Autoencoder (AE) architectures have gained considerable attention for detecting anomalies in electricity consumption, particularly in low-order fluctuation components. These models work by learning latent representations of normal consumption patterns, allowing them to identify deviations caused by factors such as equipment failures, operational disruptions, or cyber–physical threats. To enhance anomaly detection, Variational Autoencoders (VAEs) leverage probabilistic latent spaces and use reconstruction probability thresholds, making them particularly well-suited for addressing industrial fluctuation. Further advancements have been made with the integration of Graph-AE frameworks, which incorporate graph neural networks (GNNs) to capture spatial–temporal dependencies in multi-sector data, thereby improving anomaly localization under volatile conditions. Additionally, hybrid AE-LSTM models, which combine sequence encoding with LSTMs and reconstruction-based anomaly scoring, offer an improved robustness for detecting anomalies in quasi-periodic patterns. These methods overcome the limitations of traditional threshold-based techniques, which struggle to adapt to dynamic and complex industrial environments. However, a significant challenge remains: integrating AE-based anomaly detection into end-to-end forecasting frameworks without compromising prediction accuracy.

3. Research Methodology

This study proposes the MGAT, a multi-task entropy adaptive learning framework that integrates signal processing with graph-structured learning. The electricity consumption data is segregated into multiple IMF components. The MGAT calculates the sequence entropy of each component and clusters them into high-entropy components and low-entropy components. Low-entropy patterns are modeled through an MSAT to capture periodic trends, while fluctuation-dominant high-entropy components are mapped to fluctuation graphs, which is further fused with environmental information graphs. The MGAT then deploys a Hierarchical Graph Attention Autoencoder for the high-entropy component prediction. The final electricity consumption predictions and anomaly detection results are calculated based on forecasted components. The structure of the MGAT is shown in Figure 1.
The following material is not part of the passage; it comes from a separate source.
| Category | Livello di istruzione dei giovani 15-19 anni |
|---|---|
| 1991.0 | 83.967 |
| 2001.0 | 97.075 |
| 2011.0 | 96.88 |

3.1. Adaptive Consumption Decomposition and Low-Entropy Component Prediction

3.1.1. Adaptive Electricity Consumption Data Decomposition

We first normalize the electricity consumption data to the [0, 1] range. Then, the MGAT framework integrates signal decomposition by using EEMD, which dissects raw consumption signals into IMFs in Formula (1).
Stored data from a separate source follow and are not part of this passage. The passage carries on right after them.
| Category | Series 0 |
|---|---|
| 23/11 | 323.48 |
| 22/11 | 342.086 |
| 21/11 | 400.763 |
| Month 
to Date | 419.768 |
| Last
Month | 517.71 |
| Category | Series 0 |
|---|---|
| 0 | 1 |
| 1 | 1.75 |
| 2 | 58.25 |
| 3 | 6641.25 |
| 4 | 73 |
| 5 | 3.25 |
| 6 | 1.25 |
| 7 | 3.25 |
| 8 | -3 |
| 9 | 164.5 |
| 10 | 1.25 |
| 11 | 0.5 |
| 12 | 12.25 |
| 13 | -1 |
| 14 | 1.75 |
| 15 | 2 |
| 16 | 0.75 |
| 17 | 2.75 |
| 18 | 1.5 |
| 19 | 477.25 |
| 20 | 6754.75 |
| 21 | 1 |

x (t) = \sum_{k = 1}^{K} C o m p_{k} (t) + R e s u l_{K} (t)

(1)

Within Formula (1), K specifies the decomposition hierarchy index, where Resul_K denotes the residual term and Comp_k represents the k-th level IMF component.

For a given electricity consumption dataset, MGAT constructs an adaptive sequence entropy-based IMF clustering method to separately analyze the periodicity and fluctuation of the electricity consumption data. Sequence entropy (SeqEntropy) is defined as a metric to quantify the complexity of a sequence, where a higher entropy value indicates greater randomness and numerical volatilities of the sequence. For an IMF component Comp = {Comp₁, Comp₂,…, Comp_N}, given a tolerance threshold r = 0.2 × std (Comp).
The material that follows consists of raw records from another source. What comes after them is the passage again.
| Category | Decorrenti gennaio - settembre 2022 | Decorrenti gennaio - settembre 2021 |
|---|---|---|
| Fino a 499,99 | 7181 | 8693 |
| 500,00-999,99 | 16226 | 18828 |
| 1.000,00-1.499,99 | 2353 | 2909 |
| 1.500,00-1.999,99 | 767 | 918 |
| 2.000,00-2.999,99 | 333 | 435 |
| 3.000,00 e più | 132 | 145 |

For the extracted continuous subsequences of length k from Imf:

Comp = {Comp_i, Comp_i+1, Comp_i+2,…, Comp_i+k−1}, 1 < i < N − k

(2)

1.: Calculate the Euclidean distance bd_ij between all pairs of subsequences Comp_k (i) and Comp_k (j) (i ≠ j). Then, count the number of pairs Bi that satisfy bd_ij ≤ r.

B = \frac{1}{N - m} \sum_{i = 1}^{N - m} B i

(3)

2.: Construct subsequences of length 2k, denoted as Comp_2k (i). Calculate the Euclidean distance ad_ij between all pairs Comp_2k (i) and Comp_2k (j) (i ≠ j), and count the number of pairs Ai that satisfy ad_ij ≤ r.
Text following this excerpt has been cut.